“The feeling of being inspired, for wanting a better world, is one of the best feelings you can have”
Mark Knopfer, July 2019.
The first time I heard the Dire Straits I was in London, in 1979. That clear sound produced by Mark Knopfer with his amazing guitar was being broadcasted all over the radio. When I took a taxi on that cold 18th of December, the notes of Sultans of Swing accompanied me all the way to the airport before going back to Italy.
As the images of Hyde Park drifted further and further away and my heart was enveloped in a cloud of despair, thinking I would never see that mythical city that I adore again, the clean and wonderful sound of Dire Straits warmed my soul.
And I promised myself to dig deep into the news to understand who Mark Knopfer was, this genius who, in my opinion, was surpassing even Tom Waits, Jeff Beck, Jimy Hendrix or Santana, guitarists on the international scene who were loved and considered exceptional.
But Sultans of Swing had something extraordinary. It wasn’t just the beautiful melody or its rhythm that caught my curiosity.
Here is a link to a wonderful concert: dire straits live in wimbledon 1985
There was a lot of good music around at that time. Alternative, political, mystical, punk music and all those rhythms obviously left an indelible trace, because
music always expresses the best of any conditions.

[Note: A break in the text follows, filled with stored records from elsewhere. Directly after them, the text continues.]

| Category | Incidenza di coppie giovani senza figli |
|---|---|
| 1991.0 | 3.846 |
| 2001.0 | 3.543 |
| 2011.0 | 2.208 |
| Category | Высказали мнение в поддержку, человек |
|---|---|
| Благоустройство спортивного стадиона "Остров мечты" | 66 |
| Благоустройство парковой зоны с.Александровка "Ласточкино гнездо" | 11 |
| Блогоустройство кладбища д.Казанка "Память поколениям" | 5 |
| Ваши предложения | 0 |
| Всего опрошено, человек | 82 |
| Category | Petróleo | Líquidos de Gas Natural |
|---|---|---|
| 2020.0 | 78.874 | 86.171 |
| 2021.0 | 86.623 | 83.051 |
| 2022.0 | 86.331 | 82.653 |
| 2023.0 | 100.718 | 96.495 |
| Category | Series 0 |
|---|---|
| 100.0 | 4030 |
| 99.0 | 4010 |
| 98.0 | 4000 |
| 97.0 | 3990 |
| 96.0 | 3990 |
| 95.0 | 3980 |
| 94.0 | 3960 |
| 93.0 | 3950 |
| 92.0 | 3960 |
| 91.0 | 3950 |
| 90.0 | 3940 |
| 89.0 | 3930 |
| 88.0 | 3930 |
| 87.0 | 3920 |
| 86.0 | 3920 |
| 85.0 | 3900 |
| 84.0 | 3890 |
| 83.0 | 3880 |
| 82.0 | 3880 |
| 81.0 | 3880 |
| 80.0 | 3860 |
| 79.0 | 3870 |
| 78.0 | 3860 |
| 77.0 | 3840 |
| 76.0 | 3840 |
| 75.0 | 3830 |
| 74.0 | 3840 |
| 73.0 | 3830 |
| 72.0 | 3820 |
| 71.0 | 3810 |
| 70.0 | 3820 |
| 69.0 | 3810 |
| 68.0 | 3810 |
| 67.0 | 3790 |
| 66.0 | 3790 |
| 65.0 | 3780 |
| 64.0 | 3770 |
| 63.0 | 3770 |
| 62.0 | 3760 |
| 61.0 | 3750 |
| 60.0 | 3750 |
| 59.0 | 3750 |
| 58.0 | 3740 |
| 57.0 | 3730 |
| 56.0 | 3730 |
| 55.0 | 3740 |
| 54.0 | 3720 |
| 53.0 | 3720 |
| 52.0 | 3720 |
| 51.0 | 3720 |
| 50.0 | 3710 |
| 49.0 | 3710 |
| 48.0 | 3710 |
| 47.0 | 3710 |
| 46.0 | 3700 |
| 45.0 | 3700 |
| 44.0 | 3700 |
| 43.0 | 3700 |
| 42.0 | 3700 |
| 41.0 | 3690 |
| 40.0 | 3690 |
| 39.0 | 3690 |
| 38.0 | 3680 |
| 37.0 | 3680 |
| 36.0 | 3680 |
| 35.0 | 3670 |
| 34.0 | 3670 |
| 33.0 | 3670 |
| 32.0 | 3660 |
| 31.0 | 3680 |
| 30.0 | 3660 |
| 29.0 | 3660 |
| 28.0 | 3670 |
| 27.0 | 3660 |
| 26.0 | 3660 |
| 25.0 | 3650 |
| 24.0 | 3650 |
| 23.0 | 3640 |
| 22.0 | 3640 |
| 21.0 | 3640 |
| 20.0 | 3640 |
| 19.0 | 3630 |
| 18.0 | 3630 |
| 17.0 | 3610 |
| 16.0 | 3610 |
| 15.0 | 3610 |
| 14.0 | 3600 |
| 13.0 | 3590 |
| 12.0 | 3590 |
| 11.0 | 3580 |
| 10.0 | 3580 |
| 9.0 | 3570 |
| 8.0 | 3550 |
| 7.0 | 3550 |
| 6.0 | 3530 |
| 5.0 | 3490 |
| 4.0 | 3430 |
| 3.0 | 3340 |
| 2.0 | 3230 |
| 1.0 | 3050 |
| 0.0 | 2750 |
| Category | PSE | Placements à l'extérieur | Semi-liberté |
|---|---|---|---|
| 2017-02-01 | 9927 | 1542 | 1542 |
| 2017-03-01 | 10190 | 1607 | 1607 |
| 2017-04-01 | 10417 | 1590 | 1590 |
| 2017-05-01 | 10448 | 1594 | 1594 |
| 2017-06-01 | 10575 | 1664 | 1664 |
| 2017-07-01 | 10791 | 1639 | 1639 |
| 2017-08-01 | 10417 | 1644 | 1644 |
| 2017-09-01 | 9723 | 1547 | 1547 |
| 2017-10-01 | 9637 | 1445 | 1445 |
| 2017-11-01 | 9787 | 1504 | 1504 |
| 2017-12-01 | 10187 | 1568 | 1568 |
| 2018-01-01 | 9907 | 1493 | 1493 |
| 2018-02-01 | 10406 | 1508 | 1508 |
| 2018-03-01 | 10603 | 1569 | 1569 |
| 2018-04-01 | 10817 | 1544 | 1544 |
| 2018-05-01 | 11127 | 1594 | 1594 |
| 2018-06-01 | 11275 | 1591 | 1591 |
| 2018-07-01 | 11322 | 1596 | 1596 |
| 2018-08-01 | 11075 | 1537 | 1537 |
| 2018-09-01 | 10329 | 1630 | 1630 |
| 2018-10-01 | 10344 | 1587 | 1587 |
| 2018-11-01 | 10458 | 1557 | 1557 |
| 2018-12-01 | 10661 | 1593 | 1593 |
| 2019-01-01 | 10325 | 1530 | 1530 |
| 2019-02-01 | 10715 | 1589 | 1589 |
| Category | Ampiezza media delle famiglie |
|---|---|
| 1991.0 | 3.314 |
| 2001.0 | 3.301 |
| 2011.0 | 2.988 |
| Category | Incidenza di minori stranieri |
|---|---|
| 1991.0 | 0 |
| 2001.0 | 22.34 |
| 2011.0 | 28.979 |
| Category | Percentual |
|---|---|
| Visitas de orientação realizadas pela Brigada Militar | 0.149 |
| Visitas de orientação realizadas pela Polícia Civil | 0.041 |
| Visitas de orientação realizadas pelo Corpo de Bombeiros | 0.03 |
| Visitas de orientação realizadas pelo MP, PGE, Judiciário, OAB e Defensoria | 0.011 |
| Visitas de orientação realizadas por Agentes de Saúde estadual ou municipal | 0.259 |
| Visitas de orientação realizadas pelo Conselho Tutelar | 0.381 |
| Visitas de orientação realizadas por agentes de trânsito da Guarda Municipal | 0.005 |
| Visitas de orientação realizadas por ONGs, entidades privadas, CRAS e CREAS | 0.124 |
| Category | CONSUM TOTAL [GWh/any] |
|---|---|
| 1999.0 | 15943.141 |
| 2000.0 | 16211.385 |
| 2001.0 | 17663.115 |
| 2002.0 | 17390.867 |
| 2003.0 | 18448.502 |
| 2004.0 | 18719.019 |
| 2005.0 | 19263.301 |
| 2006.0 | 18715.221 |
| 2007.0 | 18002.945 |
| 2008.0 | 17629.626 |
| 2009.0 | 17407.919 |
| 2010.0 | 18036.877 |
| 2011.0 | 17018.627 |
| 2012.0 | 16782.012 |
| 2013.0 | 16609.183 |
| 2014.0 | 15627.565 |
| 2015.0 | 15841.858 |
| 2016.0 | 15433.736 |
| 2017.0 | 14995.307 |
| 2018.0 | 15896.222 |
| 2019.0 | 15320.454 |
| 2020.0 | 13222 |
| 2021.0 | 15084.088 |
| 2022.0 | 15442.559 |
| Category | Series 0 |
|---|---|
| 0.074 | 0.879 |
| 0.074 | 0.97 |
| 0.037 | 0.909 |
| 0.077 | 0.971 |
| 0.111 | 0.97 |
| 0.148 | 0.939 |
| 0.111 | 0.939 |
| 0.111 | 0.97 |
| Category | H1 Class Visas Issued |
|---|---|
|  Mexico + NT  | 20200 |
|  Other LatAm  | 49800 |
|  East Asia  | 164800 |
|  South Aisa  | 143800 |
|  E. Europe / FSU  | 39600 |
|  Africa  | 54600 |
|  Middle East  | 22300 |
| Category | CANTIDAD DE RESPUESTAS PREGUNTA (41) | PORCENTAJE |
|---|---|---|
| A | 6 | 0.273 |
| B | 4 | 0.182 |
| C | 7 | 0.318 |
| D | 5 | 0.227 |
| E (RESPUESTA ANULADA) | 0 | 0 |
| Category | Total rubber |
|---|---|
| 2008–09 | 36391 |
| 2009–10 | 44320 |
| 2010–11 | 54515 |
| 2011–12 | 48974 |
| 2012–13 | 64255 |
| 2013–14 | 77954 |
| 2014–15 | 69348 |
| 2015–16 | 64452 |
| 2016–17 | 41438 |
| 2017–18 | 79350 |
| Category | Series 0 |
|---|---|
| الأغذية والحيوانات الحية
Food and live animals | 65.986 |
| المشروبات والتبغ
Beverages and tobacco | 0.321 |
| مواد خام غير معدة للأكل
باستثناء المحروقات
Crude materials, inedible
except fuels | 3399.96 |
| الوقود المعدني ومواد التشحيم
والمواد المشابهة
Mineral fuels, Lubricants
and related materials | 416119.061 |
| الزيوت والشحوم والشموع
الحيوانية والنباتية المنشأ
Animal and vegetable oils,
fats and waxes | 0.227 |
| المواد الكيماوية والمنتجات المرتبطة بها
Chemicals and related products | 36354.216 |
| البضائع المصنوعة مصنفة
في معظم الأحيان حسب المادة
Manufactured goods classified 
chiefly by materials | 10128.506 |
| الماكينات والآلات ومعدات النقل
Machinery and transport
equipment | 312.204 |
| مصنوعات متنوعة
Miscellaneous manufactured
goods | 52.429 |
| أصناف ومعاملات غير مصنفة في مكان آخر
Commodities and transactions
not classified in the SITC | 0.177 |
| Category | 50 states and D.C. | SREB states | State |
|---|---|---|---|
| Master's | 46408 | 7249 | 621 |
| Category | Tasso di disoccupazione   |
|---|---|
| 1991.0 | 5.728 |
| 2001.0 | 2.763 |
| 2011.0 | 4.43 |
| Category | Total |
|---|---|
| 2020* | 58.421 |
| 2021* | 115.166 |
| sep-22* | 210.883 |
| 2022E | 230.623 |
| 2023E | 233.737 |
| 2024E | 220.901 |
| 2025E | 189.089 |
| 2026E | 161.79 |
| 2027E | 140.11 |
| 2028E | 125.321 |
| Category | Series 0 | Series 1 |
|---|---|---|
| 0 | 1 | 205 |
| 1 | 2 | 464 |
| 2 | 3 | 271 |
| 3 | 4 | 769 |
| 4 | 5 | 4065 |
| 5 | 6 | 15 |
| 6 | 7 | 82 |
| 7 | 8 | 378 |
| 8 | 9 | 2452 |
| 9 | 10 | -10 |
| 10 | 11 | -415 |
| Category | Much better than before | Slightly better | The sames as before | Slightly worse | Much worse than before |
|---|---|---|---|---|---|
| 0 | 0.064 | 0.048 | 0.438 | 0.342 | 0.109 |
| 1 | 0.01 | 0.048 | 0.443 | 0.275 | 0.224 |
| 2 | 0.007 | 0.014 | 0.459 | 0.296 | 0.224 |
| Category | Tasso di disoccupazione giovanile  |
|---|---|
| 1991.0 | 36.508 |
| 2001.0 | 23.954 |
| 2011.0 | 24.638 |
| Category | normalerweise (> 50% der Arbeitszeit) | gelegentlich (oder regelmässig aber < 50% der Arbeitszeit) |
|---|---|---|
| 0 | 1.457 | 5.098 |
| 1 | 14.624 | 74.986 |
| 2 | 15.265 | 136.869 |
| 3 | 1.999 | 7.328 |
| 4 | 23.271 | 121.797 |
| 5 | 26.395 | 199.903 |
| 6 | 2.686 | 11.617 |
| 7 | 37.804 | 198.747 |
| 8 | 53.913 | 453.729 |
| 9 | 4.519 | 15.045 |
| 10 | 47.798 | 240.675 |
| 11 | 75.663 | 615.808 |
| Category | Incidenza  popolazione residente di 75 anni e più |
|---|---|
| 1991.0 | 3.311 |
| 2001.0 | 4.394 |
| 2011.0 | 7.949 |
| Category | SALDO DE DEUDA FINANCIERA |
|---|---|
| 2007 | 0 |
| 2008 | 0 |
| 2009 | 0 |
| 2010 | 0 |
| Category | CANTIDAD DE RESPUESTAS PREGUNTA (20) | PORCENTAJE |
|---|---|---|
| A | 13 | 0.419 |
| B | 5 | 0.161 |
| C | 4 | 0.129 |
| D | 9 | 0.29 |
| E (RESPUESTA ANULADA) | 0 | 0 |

What struck me was the contrast between an exceptionally clean sound and the slightly derisive words of a text that I hardly understood at that time because I thought it was addressed to the band members themselves. But only after a long time I learnt that Mark Knopfer had listened to a band introducing themselves as “Sultans of Swing” in a half-empty pub in South London where he had taken refuge from the rain. The contrast between the scruffy appearance of the boys in the band and the name of Sultans they had given themselves inspired Mark Knopfer the title and the lyrics for his song which later became one of the symbols of the Dire Straits. A truly singular text for such genuinely clean music.
Although the Dire Straits have always been considered not too involved in politics, the messages of their rock is always catching the hearts of people.
And I was again in London when Britan was involved in the Falklands war and Mark Knopfer decided to write another song, Brothers In Arms, which made me get a shiver.
The words used by Knopfer and his soft voice with the sound of the guitar, even softener, deepened in my heart.
Every time I hear that song I feel excited and it saddens me to know that
war is always around the corner in our foolish world.
Mark Knopfer filled his music with many political statements cleverly veiled by fantastic music.
“The feeling of being inspired, for want a better world, is one of the best feelings you can have” wrote Mark Knopfer on his facebook page on 30 July 2019.
After Sultans of Swing many other songs were written and the Dire Straits produced a total of 12 albums.
The career of the Dire Straits, who immediately established themselves on the British music scene, however, had a fairly short life because the group disbanded in 1988 after giving dream concerts.
Mark Knopfer continued his career but … this is another story.